Thank you for the quick reply. If i may just follow up with two questions

The coefficient Expenses-113 0.0102 says that where the Expenses are greater than 113, the log odds of being a good customer are increased by 0.0102 and this is represented by the right hand side of the graph? Where does the coefficent 14 h(113-Expenses) 0.00133 sit on the graph?
I have set yhat for the y axis, but if i wanted to set the probability instead of the log odds, I could set that in my yhat_earth formula? I assume this holds for all other models I use as well?

Thank you very much for your time

Max · September 27, 2019, 10:42pm

So before we talk about that, you need to fit this model differently for a qualitative outcome. I just noticed that you should have used the option glm = list(family = binomial). The splits are about the same but the coefficients are different:

suppressPackageStartupMessages(library(earth))
suppressPackageStartupMessages(library(tidymodels))

data(credit_data)

mydf <- credit_data %>% na.omit()

mars_mod <- earth(Status ~ ., mydf, glm = list(family = binomial))

tibble(term = names(coef(mars_mod)), value = unname(coef(mars_mod)))
#> # A tibble: 19 x 2
#>    term                 value
#>    <chr>                <dbl>
#>  1 (Intercept)       3.14    
#>  2 h(Seniority-4)    0.0822  
#>  3 h(4-Seniority)   -0.186   
#>  4 Recordsyes       -1.76    
#>  5 h(130-Income)    -0.0218  
#>  6 Jobpartime       -1.29    
#>  7 h(Amount-475)    -0.00244 
#>  8 h(Price-1175)     0.000918
#>  9 h(1175-Price)    -0.00184 
#> 10 h(5500-Assets)   -0.000222
#> 11 h(Expenses-113)   0.0894  
#> 12 h(113-Expenses)   0.00845 
#> 13 Maritalseparated -1.07    
#> 14 h(2432-Debt)      0.000314
#> 15 Homeparents       0.431   
#> 16 h(Seniority-18)  -0.0891  
#> 17 Homepriv         -0.597   
#> 18 h(Expenses-75)   -0.0261  
#> 19 h(Age-19)        -0.0102

# hold everything constant except Expenses and vary that over its range
profile_data <- 
  recipe(Status ~ ., data = credit_data) %>% 
  step_profile(-Status, -Expenses, profile = vars(Expenses)) %>% 
  prep() %>% 
  juice()

probs <- 
  predict(mars_mod, profile_data, type = "response") %>% 
  as_tibble() %>% 
  setNames("probability")
lin_pred <- 
  predict(mars_mod, profile_data, type = "link") %>% 
  as_tibble() %>% 
  setNames("linear_predictor")

profile_data <- 
  profile_data %>% 
  bind_cols(probs) %>% 
  bind_cols(lin_pred)

ggplot(profile_data, aes(x = Expenses, y = probability)) + geom_path()
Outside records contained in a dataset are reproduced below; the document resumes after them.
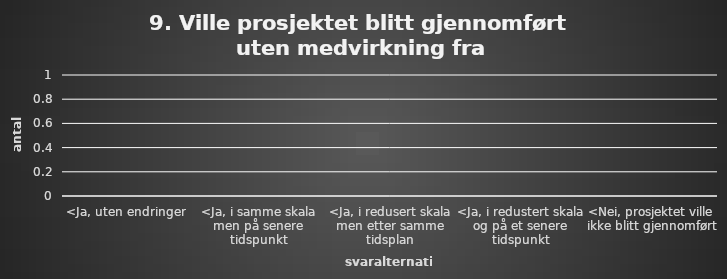
| Category | Series 0 |
|---|---|
| <Ja, uten endringer | 0 |
| <Ja, i samme skala men på senere tidspunkt | 0 |
| <Ja, i redusert skala men etter samme tidsplan | 0 |
| <Ja, i redustert skala og på et senere tidspunkt | 0 |
| <Nei, prosjektet ville ikke blitt gjennomført | 0 |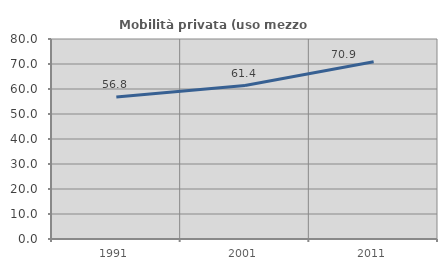
| Category | Mobilità privata (uso mezzo privato) |
|---|---|
| 1991.0 | 56.783 |
| 2001.0 | 61.375 |
| 2011.0 | 70.866 |

ggplot(profile_data, aes(x = Expenses, y = linear_predictor)) + geom_path()

^{Created on 2019-09-27 by the reprex package (v0.2.1)}

That gets complicated. The profile for Expenses uses the intercept and three of the terms (you have two breakpoints at 113 and 75). The different segments are combinations of different slopes for the features.
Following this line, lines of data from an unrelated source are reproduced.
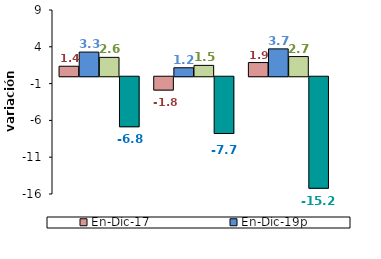
| Category | En-Dic-17 | En-Dic-19p | En-Dic-18 | En-Dic-20pr |
|---|---|---|---|---|
| 0 | 1.359 | 3.281 | 2.564 | -6.796 |
| 1 | -1.816 | 1.153 | 1.475 | -7.714 |
| 2 | 1.86 | 3.718 | 2.673 | -15.156 |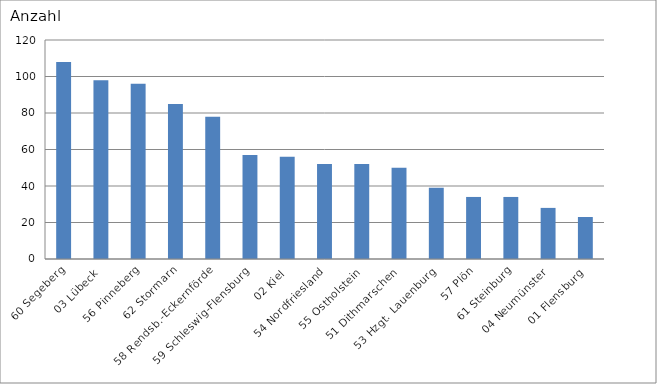
| Category | 60 Segeberg 03 Lübeck 56 Pinneberg 62 Stormarn 58 Rendsb.-Eckernförde 59 Schleswig-Flensburg 02 Kiel 54 Nordfriesland 55 Ostholstein 51 Dithmarschen 53 Hzgt. Lauenburg 57 Plön 61 Steinburg 04 Neumünster 01 Flensburg |
|---|---|
| 60 Segeberg | 108 |
| 03 Lübeck | 98 |
| 56 Pinneberg | 96 |
| 62 Stormarn | 85 |
| 58 Rendsb.-Eckernförde | 78 |
| 59 Schleswig-Flensburg | 57 |
| 02 Kiel | 56 |
| 54 Nordfriesland | 52 |
| 55 Ostholstein | 52 |
| 51 Dithmarschen | 50 |
| 53 Hzgt. Lauenburg | 39 |
| 57 Plön | 34 |
| 61 Steinburg | 34 |
| 04 Neumünster | 28 |
| 01 Flensburg | 23 |

h(Expenses-75) has a negative slope of -0.0261 which affects values > 75
h(Expenses-113) has a positive slope of 0.0894 which affects values > 113
h(113-Expenses) has a positive slope of 0.00845 which affects values < 113

so that :

< 75 slope is -0.0261
75 - 113 slope is 0.00845 - 0.0261 = -0.01765
> 113 slope is 0.0894 - 0.0261 = 0.0633

Finally, note that the intercept term in these plots is arbitrary and would change for different values of the other predictors. The slopes would not change though (since this is an additive model - no interactions).

john.smith · September 28, 2019, 4:42am

Thank you so much for taking the time out to explain this. I knew i was over simplifying it once i started charting it

I did not realize recipes does profiling now. Is this analogous with Partial Dependency Plots? Do ALE plots also exist within recipes?

Thanks again for your time

Max · September 29, 2019, 12:21pm

All step_profile() does is to isolate the effect of a single variable while holding the others constant. It doesn't do any plots or anything fancy.

system · October 6, 2019, 12:21pm

This topic was automatically closed 7 days after the last reply. New replies are no longer allowed.